De voorouders van de altijd glunderende Maarschalk waren hier arme boeren en grafwakers. Na meer dan vijfhonderd jaar van vrede was het Koreaanse koninkrijk zwak. In 1910 annexeerde Japan het land en het voeren van Koreaanse familienamen werd verboden. De Japanse bezetting zal tot 1945 duren. De ouders van Kim Il-sung zitten in het verzet en de latere stichter van de Democratische Volksrepubliek Korea vlucht naar China. Op elfjarige leeftijd doet hij zijn eindexamen, zegt mevrouw Jong Ji Ya. Op de prille leeftijd van dertien formuleert hij de grondslagen van Juche, de unieke Noord-Koreaanse staatsfilosofie die stoelt op zelfvoorziening, onafhankelijkheid en eigen kracht.

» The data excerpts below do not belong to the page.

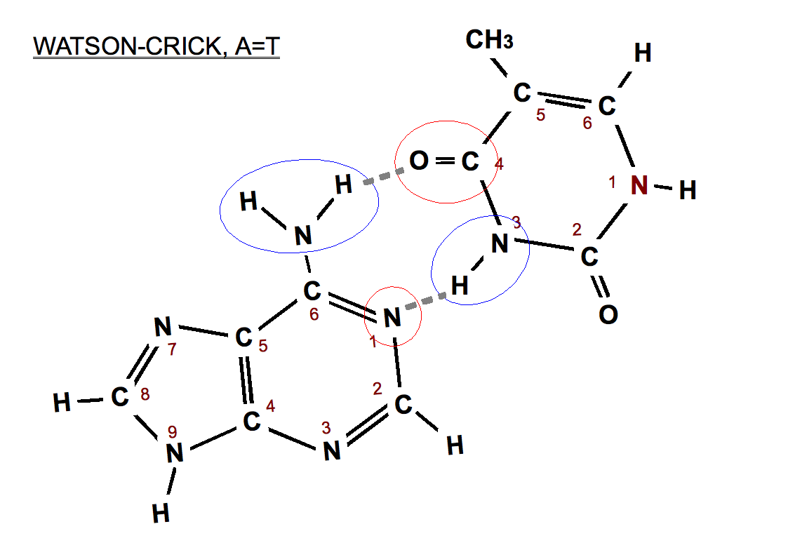 par de bases del tipo watson-crick entre bases nitrogenadas
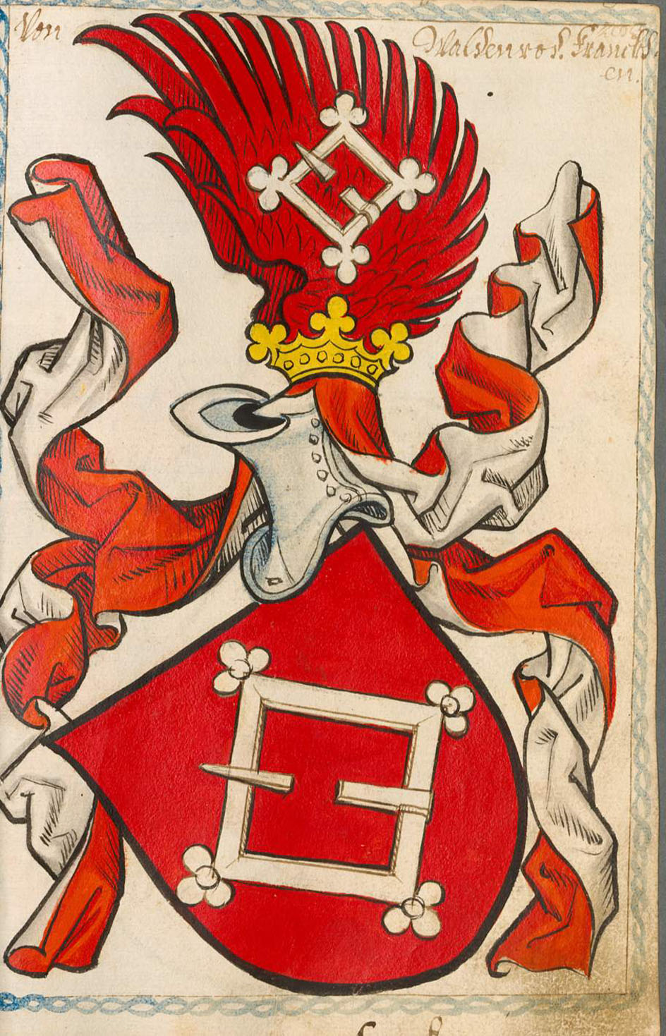 Scheibler'sches Wappenbuch , älterer Teil Franken Wallenrode
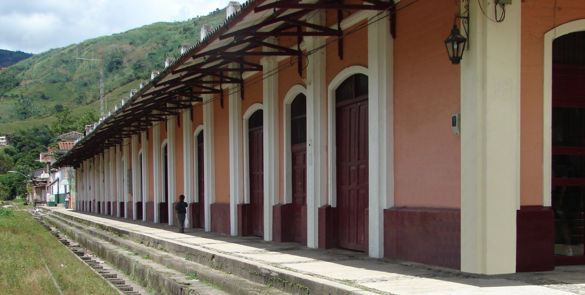 Antigua Estación del Tren, municipio de Cisneros, Antioquia, Colombia.ESTACION CISNEROS

Als ik zou geloven in God, dan is onze Grote Leider maarschalk Kim Jong-un voor mij als God.
‘Tijdens de Japanse bezetting hadden we niets. Geen land, geen taal, geen koning. Het geloof in de eigen kracht van de mensen groeide vanaf de eerste opstand tegen de Japanners. Daarin was de persoon van Kim Il-sung doorslaggevend. Hij stond op. Hij zei: “Weg met de imperialisten! Bijna duizend jaar waren we een klein, soeverein en vredelievend land. Nooit zijn we een ander land binnengevallen. Nooit hebben we ons bewapend. En zie: we zijn bezet door de grootmachten om ons heen. We zijn geknecht, vertrapt en vernederd. We kunnen van nu af aan alleen nog maar vertrouwen op onze eigen kracht.” Voor mij is President Kim Il-sung de grootste man die ooit heeft geleefd. Er is in de wereld niemand zoals hij.’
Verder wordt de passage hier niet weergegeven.